▸ SUPPLIED INFORMATION:
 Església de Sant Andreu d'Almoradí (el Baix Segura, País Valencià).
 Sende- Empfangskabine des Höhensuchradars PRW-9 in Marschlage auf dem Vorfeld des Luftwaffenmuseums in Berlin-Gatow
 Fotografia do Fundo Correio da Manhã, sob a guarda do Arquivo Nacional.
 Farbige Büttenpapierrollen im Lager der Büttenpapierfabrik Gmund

--

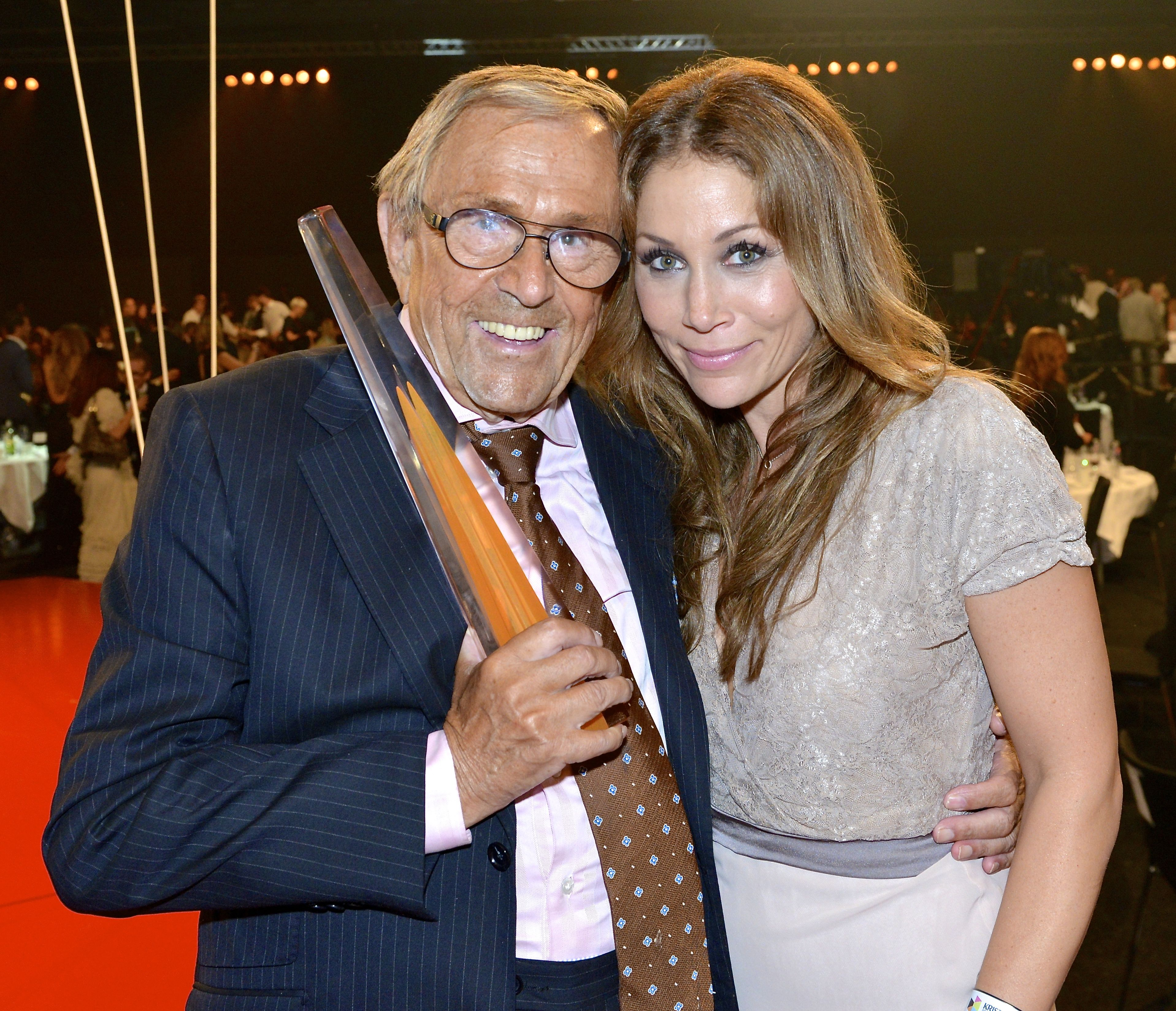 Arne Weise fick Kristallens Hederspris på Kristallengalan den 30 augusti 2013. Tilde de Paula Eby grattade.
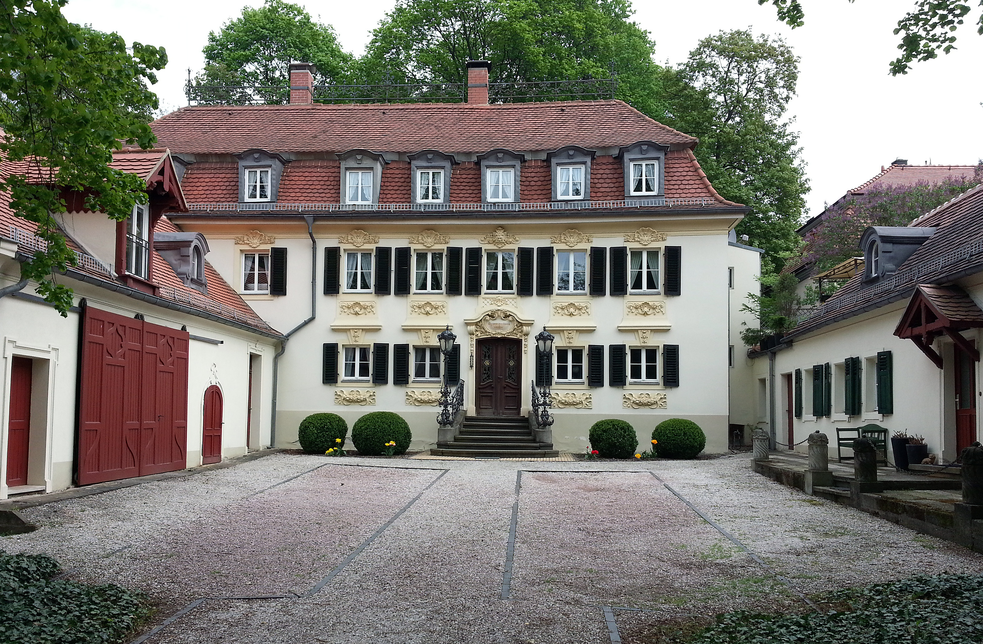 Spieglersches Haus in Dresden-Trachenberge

==

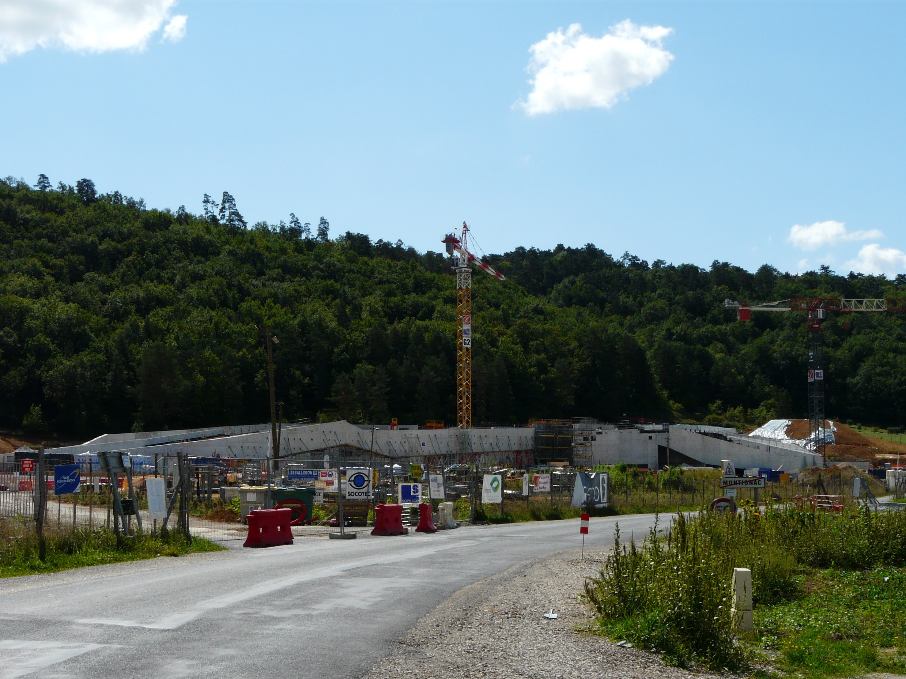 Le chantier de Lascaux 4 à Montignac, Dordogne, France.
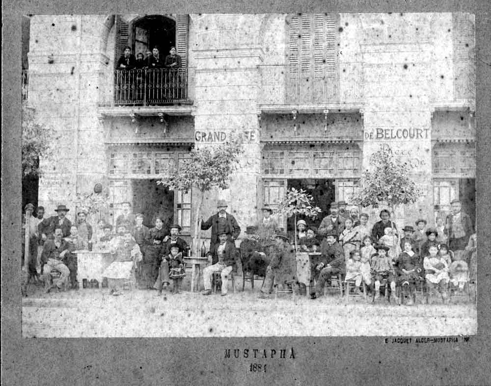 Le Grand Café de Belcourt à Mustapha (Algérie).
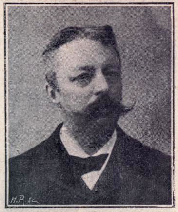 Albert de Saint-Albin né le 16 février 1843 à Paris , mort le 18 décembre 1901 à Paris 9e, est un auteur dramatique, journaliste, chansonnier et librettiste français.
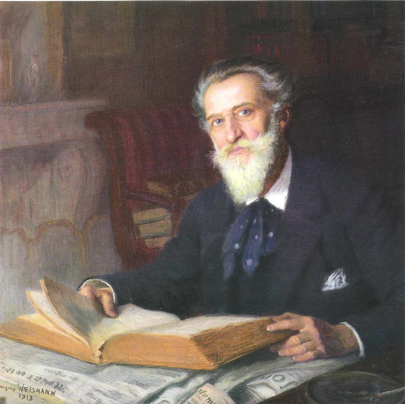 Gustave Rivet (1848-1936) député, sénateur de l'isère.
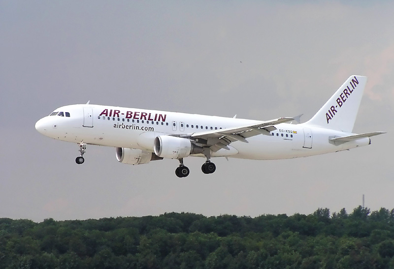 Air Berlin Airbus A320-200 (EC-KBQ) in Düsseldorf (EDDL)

▸ WHAT THIS TASK INVOLVES:
Looking back over the data above, restate word for word the lines that begin at the line with "Església de Sant" and end at the line with "Farbige Büttenpapierrollen im", inclusive.

▸ WRITTEN SOLUTION:
 Església de Sant Andreu d'Almoradí (el Baix Segura, País Valencià).
 Sende- Empfangskabine des Höhensuchradars PRW-9 in Marschlage auf dem Vorfeld des Luftwaffenmuseums in Berlin-Gatow
 Fotografia do Fundo Correio da Manhã, sob a guarda do Arquivo Nacional.
 Farbige Büttenpapierrollen im Lager der Büttenpapierfabrik Gmund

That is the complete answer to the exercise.